▶ **What you should do**: Each record that follows should be duplicated exactly, except for its pictures.

[Recorded data]

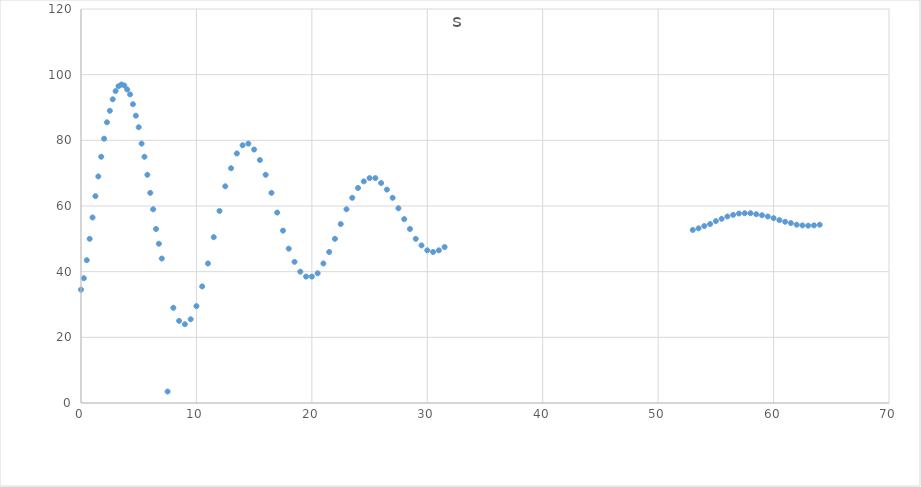
| Category | s |
|---|---|
| 0.0 | 34.5 |
| 0.25 | 38 |
| 0.5 | 43.5 |
| 0.75 | 50 |
| 1.0 | 56.5 |
| 1.25 | 63 |
| 1.5 | 69 |
| 1.75 | 75 |
| 2.0 | 80.5 |
| 2.25 | 85.5 |
| 2.5 | 89 |
| 2.75 | 92.5 |
| 3.0 | 95 |
| 3.25 | 96.5 |
| 3.5 | 97 |
| 3.75 | 96.7 |
| 4.0 | 95.5 |
| 4.25 | 94 |
| 4.5 | 91 |
| 4.75 | 87.5 |
| 5.0 | 84 |
| 5.25 | 79 |
| 5.5 | 75 |
| 5.75 | 69.5 |
| 6.0 | 64 |
| 6.25 | 59 |
| 6.5 | 53 |
| 6.75 | 48.5 |
| 7.0 | 44 |
| 7.5 | 3.5 |
| 8.0 | 29 |
| 8.5 | 25 |
| 9.0 | 24 |
| 9.5 | 25.5 |
| 10.0 | 29.5 |
| 10.5 | 35.5 |
| 11.0 | 42.5 |
| 11.5 | 50.5 |
| 12.0 | 58.5 |
| 12.5 | 66 |
| 13.0 | 71.5 |
| 13.5 | 76 |
| 14.0 | 78.5 |
| 14.5 | 79 |
| 15.0 | 77.2 |
| 15.5 | 74 |
| 16.0 | 69.5 |
| 16.5 | 64 |
| 17.0 | 58 |
| 17.5 | 52.5 |
| 18.0 | 47 |
| 18.5 | 43 |
| 19.0 | 40 |
| 19.5 | 38.5 |
| 20.0 | 38.5 |
| 20.5 | 39.5 |
| 21.0 | 42.5 |
| 21.5 | 46 |
| 22.0 | 50 |
| 22.5 | 54.5 |
| 23.0 | 59 |
| 23.5 | 62.5 |
| 24.0 | 65.5 |
| 24.5 | 67.5 |
| 25.0 | 68.5 |
| 25.5 | 68.5 |
| 26.0 | 67 |
| 26.5 | 65 |
| 27.0 | 62.5 |
| 27.5 | 59.3 |
| 28.0 | 56 |
| 28.5 | 53 |
| 29.0 | 50 |
| 29.5 | 48 |
| 30.0 | 46.5 |
| 30.5 | 46 |
| 31.0 | 46.5 |
| 31.5 | 47.5 |
| 53.0 | 52.7 |
| 53.5 | 53.2 |
| 54.0 | 53.9 |
| 54.5 | 54.5 |
| 55.0 | 55.4 |
| 55.5 | 56.1 |
| 56.0 | 56.8 |
| 56.5 | 57.3 |
| 57.0 | 57.7 |
| 57.5 | 57.8 |
| 58.0 | 57.8 |
| 58.5 | 57.5 |
| 59.0 | 57.2 |
| 59.5 | 56.8 |
| 60.0 | 56.3 |
| 60.5 | 55.7 |
| 61.0 | 55.2 |
| 61.5 | 54.8 |
| 62.0 | 54.3 |
| 62.5 | 54.1 |
| 63.0 | 54 |
| 63.5 | 54.1 |
| 64.0 | 54.3 |
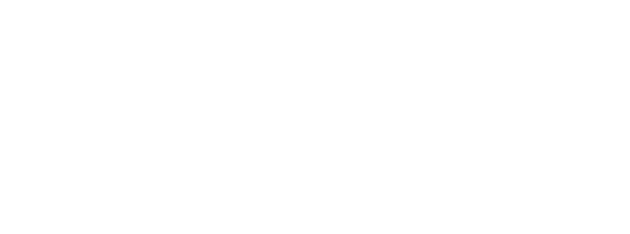
| Category | Series 0 |
|---|---|
| 0 | 0 |
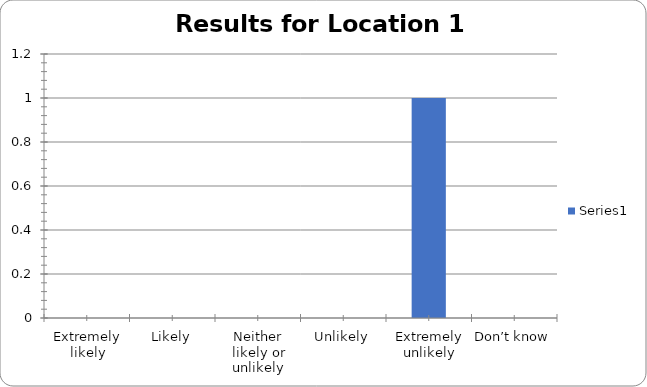
| Category | Series 0 |
|---|---|
| Extremely likely | 0 |
| Likely | 0 |
| Neither likely or unlikely | 0 |
| Unlikely | 0 |
| Extremely unlikely | 1 |
| Don’t know | 0 |
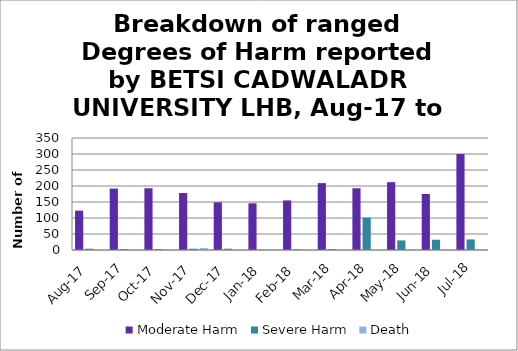
| Category | Moderate Harm | Severe Harm | Death |
|---|---|---|---|
| Aug-17 | 123 | 4 | 0 |
| Sep-17 | 192 | 3 | 1 |
| Oct-17 | 193 | 3 | 1 |
| Nov-17 | 178 | 4 | 6 |
| Dec-17 | 149 | 4 | 1 |
| Jan-18 | 146 | 1 | 2 |
| Feb-18 | 155 | 2 | 1 |
| Mar-18 | 209 | 3 | 0 |
| Apr-18 | 193 | 101 | 1 |
| May-18 | 212 | 30 | 2 |
| Jun-18 | 175 | 32 | 1 |
| Jul-18 | 300 | 33 | 2 |
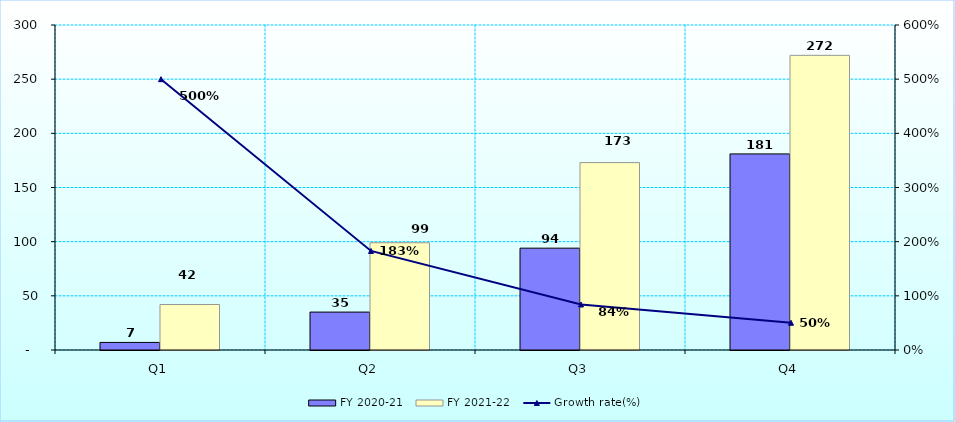
| Category | FY 2020-21 | FY 2021-22 |
|---|---|---|
| Q1 | 7 | 42 |
| Q2 | 35 | 99 |
| Q3 | 94 | 173 |
| Q4 | 181 | 272 |
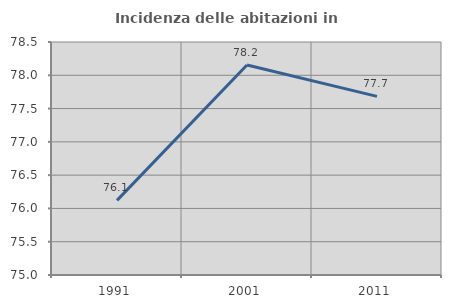
| Category | Incidenza delle abitazioni in proprietà  |
|---|---|
| 1991.0 | 76.121 |
| 2001.0 | 78.154 |
| 2011.0 | 77.684 |
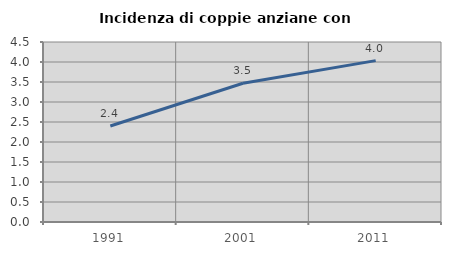
| Category | Incidenza di coppie anziane con figli |
|---|---|
| 1991.0 | 2.4 |
| 2001.0 | 3.469 |
| 2011.0 | 4.034 |
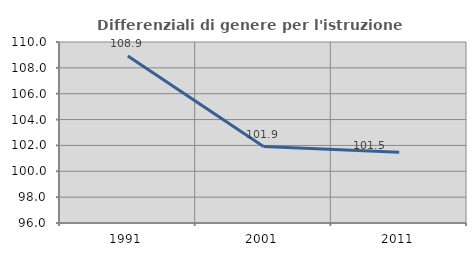
| Category | Differenziali di genere per l'istruzione superiore |
|---|---|
| 1991.0 | 108.914 |
| 2001.0 | 101.917 |
| 2011.0 | 101.481 |
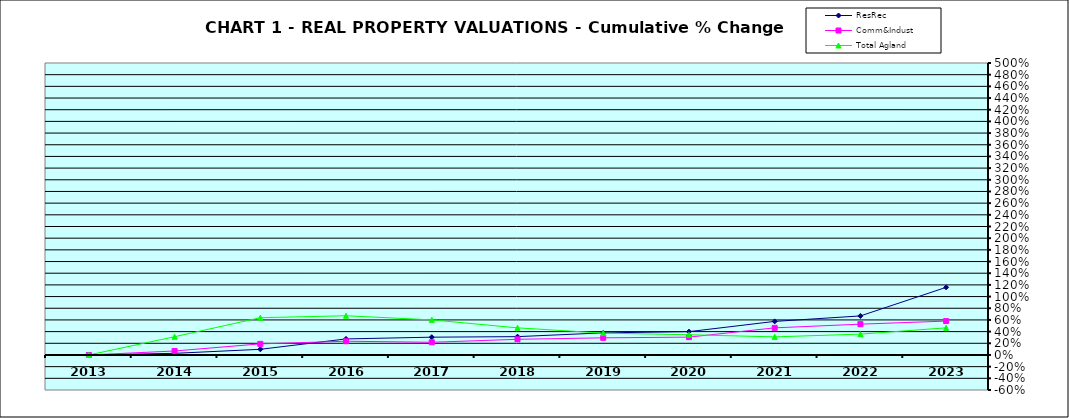
| Category | ResRec | Comm&Indust | Total Agland |
|---|---|---|---|
| 2013.0 | 0 | 0 | 0 |
| 2014.0 | 0.028 | 0.068 | 0.312 |
| 2015.0 | 0.097 | 0.19 | 0.638 |
| 2016.0 | 0.275 | 0.235 | 0.672 |
| 2017.0 | 0.304 | 0.217 | 0.601 |
| 2018.0 | 0.314 | 0.268 | 0.464 |
| 2019.0 | 0.378 | 0.293 | 0.375 |
| 2020.0 | 0.399 | 0.305 | 0.346 |
| 2021.0 | 0.575 | 0.464 | 0.31 |
| 2022.0 | 0.669 | 0.527 | 0.357 |
| 2023.0 | 1.158 | 0.58 | 0.464 |
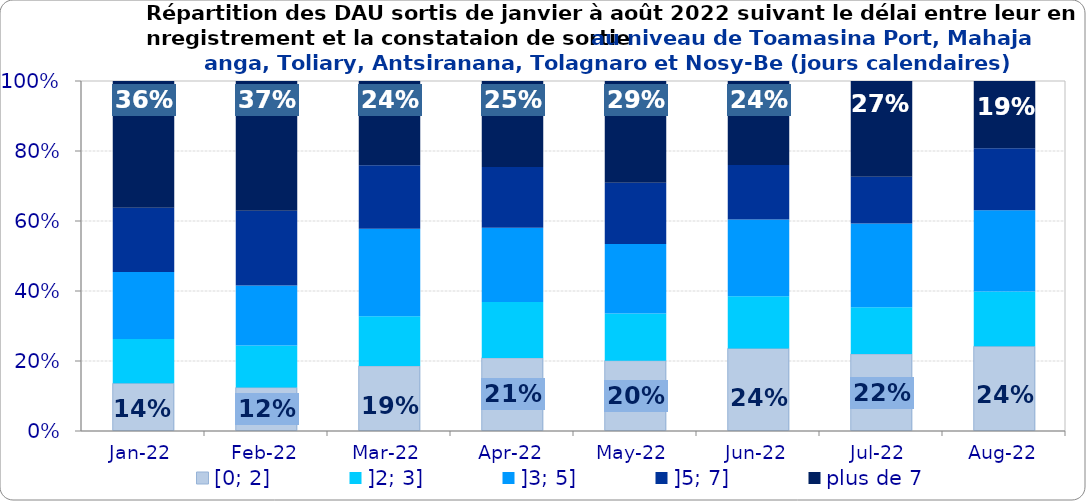
| Category | [0; 2] | ]2; 3] | ]3; 5] | ]5; 7] | plus de 7 |
|---|---|---|---|---|---|
| 2022-01-01 | 0.136 | 0.127 | 0.191 | 0.184 | 0.362 |
| 2022-02-01 | 0.124 | 0.12 | 0.172 | 0.213 | 0.371 |
| 2022-03-01 | 0.186 | 0.142 | 0.25 | 0.182 | 0.241 |
| 2022-04-01 | 0.209 | 0.16 | 0.212 | 0.173 | 0.246 |
| 2022-05-01 | 0.201 | 0.135 | 0.199 | 0.175 | 0.29 |
| 2022-06-01 | 0.236 | 0.149 | 0.219 | 0.156 | 0.24 |
| 2022-07-01 | 0.22 | 0.134 | 0.239 | 0.133 | 0.274 |
| 2022-08-01 | 0.242 | 0.157 | 0.232 | 0.177 | 0.192 |
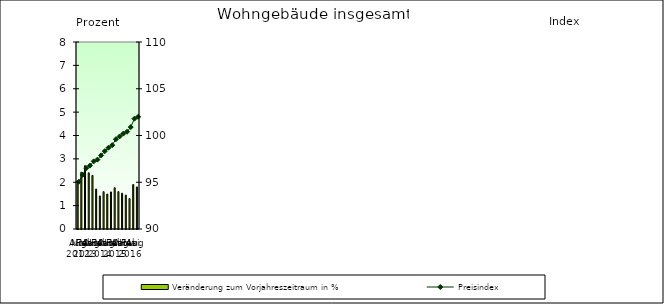
| Category | Veränderung zum Vorjahreszeitraum in % |
|---|---|
| 0 | 1.949 |
| 1 | 2.43 |
| 2 | 2.708 |
| 3 | 2.404 |
| 4 | 2.294 |
| 5 | 1.708 |
| 6 | 1.412 |
| 7 | 1.596 |
| 8 | 1.495 |
| 9 | 1.586 |
| 10 | 1.764 |
| 11 | 1.599 |
| 12 | 1.529 |
| 13 | 1.451 |
| 14 | 1.305 |
| 15 | 1.902 |
| 16 | 1.8 |

▶ **Reply to the exercise**:
| Category | s |
|---|---|
| 0.0 | 34.5 |
| 0.25 | 38 |
| 0.5 | 43.5 |
| 0.75 | 50 |
| 1.0 | 56.5 |
| 1.25 | 63 |
| 1.5 | 69 |
| 1.75 | 75 |
| 2.0 | 80.5 |
| 2.25 | 85.5 |
| 2.5 | 89 |
| 2.75 | 92.5 |
| 3.0 | 95 |
| 3.25 | 96.5 |
| 3.5 | 97 |
| 3.75 | 96.7 |
| 4.0 | 95.5 |
| 4.25 | 94 |
| 4.5 | 91 |
| 4.75 | 87.5 |
| 5.0 | 84 |
| 5.25 | 79 |
| 5.5 | 75 |
| 5.75 | 69.5 |
| 6.0 | 64 |
| 6.25 | 59 |
| 6.5 | 53 |
| 6.75 | 48.5 |
| 7.0 | 44 |
| 7.5 | 3.5 |
| 8.0 | 29 |
| 8.5 | 25 |
| 9.0 | 24 |
| 9.5 | 25.5 |
| 10.0 | 29.5 |
| 10.5 | 35.5 |
| 11.0 | 42.5 |
| 11.5 | 50.5 |
| 12.0 | 58.5 |
| 12.5 | 66 |
| 13.0 | 71.5 |
| 13.5 | 76 |
| 14.0 | 78.5 |
| 14.5 | 79 |
| 15.0 | 77.2 |
| 15.5 | 74 |
| 16.0 | 69.5 |
| 16.5 | 64 |
| 17.0 | 58 |
| 17.5 | 52.5 |
| 18.0 | 47 |
| 18.5 | 43 |
| 19.0 | 40 |
| 19.5 | 38.5 |
| 20.0 | 38.5 |
| 20.5 | 39.5 |
| 21.0 | 42.5 |
| 21.5 | 46 |
| 22.0 | 50 |
| 22.5 | 54.5 |
| 23.0 | 59 |
| 23.5 | 62.5 |
| 24.0 | 65.5 |
| 24.5 | 67.5 |
| 25.0 | 68.5 |
| 25.5 | 68.5 |
| 26.0 | 67 |
| 26.5 | 65 |
| 27.0 | 62.5 |
| 27.5 | 59.3 |
| 28.0 | 56 |
| 28.5 | 53 |
| 29.0 | 50 |
| 29.5 | 48 |
| 30.0 | 46.5 |
| 30.5 | 46 |
| 31.0 | 46.5 |
| 31.5 | 47.5 |
| 53.0 | 52.7 |
| 53.5 | 53.2 |
| 54.0 | 53.9 |
| 54.5 | 54.5 |
| 55.0 | 55.4 |
| 55.5 | 56.1 |
| 56.0 | 56.8 |
| 56.5 | 57.3 |
| 57.0 | 57.7 |
| 57.5 | 57.8 |
| 58.0 | 57.8 |
| 58.5 | 57.5 |
| 59.0 | 57.2 |
| 59.5 | 56.8 |
| 60.0 | 56.3 |
| 60.5 | 55.7 |
| 61.0 | 55.2 |
| 61.5 | 54.8 |
| 62.0 | 54.3 |
| 62.5 | 54.1 |
| 63.0 | 54 |
| 63.5 | 54.1 |
| 64.0 | 54.3 |
| Category | Series 0 |
|---|---|
| 0 | 0 |
| Category | Series 0 |
|---|---|
| Extremely likely | 0 |
| Likely | 0 |
| Neither likely or unlikely | 0 |
| Unlikely | 0 |
| Extremely unlikely | 1 |
| Don’t know | 0 |
| Category | Moderate Harm | Severe Harm | Death |
|---|---|---|---|
| Aug-17 | 123 | 4 | 0 |
| Sep-17 | 192 | 3 | 1 |
| Oct-17 | 193 | 3 | 1 |
| Nov-17 | 178 | 4 | 6 |
| Dec-17 | 149 | 4 | 1 |
| Jan-18 | 146 | 1 | 2 |
| Feb-18 | 155 | 2 | 1 |
| Mar-18 | 209 | 3 | 0 |
| Apr-18 | 193 | 101 | 1 |
| May-18 | 212 | 30 | 2 |
| Jun-18 | 175 | 32 | 1 |
| Jul-18 | 300 | 33 | 2 |
| Category | FY 2020-21 | FY 2021-22 |
|---|---|---|
| Q1 | 7 | 42 |
| Q2 | 35 | 99 |
| Q3 | 94 | 173 |
| Q4 | 181 | 272 |
| Category | Incidenza delle abitazioni in proprietà  |
|---|---|
| 1991.0 | 76.121 |
| 2001.0 | 78.154 |
| 2011.0 | 77.684 |
| Category | Incidenza di coppie anziane con figli |
|---|---|
| 1991.0 | 2.4 |
| 2001.0 | 3.469 |
| 2011.0 | 4.034 |
| Category | Differenziali di genere per l'istruzione superiore |
|---|---|
| 1991.0 | 108.914 |
| 2001.0 | 101.917 |
| 2011.0 | 101.481 |
| Category | ResRec | Comm&Indust | Total Agland |
|---|---|---|---|
| 2013.0 | 0 | 0 | 0 |
| 2014.0 | 0.028 | 0.068 | 0.312 |
| 2015.0 | 0.097 | 0.19 | 0.638 |
| 2016.0 | 0.275 | 0.235 | 0.672 |
| 2017.0 | 0.304 | 0.217 | 0.601 |
| 2018.0 | 0.314 | 0.268 | 0.464 |
| 2019.0 | 0.378 | 0.293 | 0.375 |
| 2020.0 | 0.399 | 0.305 | 0.346 |
| 2021.0 | 0.575 | 0.464 | 0.31 |
| 2022.0 | 0.669 | 0.527 | 0.357 |
| 2023.0 | 1.158 | 0.58 | 0.464 |
| Category | [0; 2] | ]2; 3] | ]3; 5] | ]5; 7] | plus de 7 |
|---|---|---|---|---|---|
| 2022-01-01 | 0.136 | 0.127 | 0.191 | 0.184 | 0.362 |
| 2022-02-01 | 0.124 | 0.12 | 0.172 | 0.213 | 0.371 |
| 2022-03-01 | 0.186 | 0.142 | 0.25 | 0.182 | 0.241 |
| 2022-04-01 | 0.209 | 0.16 | 0.212 | 0.173 | 0.246 |
| 2022-05-01 | 0.201 | 0.135 | 0.199 | 0.175 | 0.29 |
| 2022-06-01 | 0.236 | 0.149 | 0.219 | 0.156 | 0.24 |
| 2022-07-01 | 0.22 | 0.134 | 0.239 | 0.133 | 0.274 |
| 2022-08-01 | 0.242 | 0.157 | 0.232 | 0.177 | 0.192 |
| Category | Veränderung zum Vorjahreszeitraum in % |
|---|---|
| 0 | 1.949 |
| 1 | 2.43 |
| 2 | 2.708 |
| 3 | 2.404 |
| 4 | 2.294 |
| 5 | 1.708 |
| 6 | 1.412 |
| 7 | 1.596 |
| 8 | 1.495 |
| 9 | 1.586 |
| 10 | 1.764 |
| 11 | 1.599 |
| 12 | 1.529 |
| 13 | 1.451 |
| 14 | 1.305 |
| 15 | 1.902 |
| 16 | 1.8 |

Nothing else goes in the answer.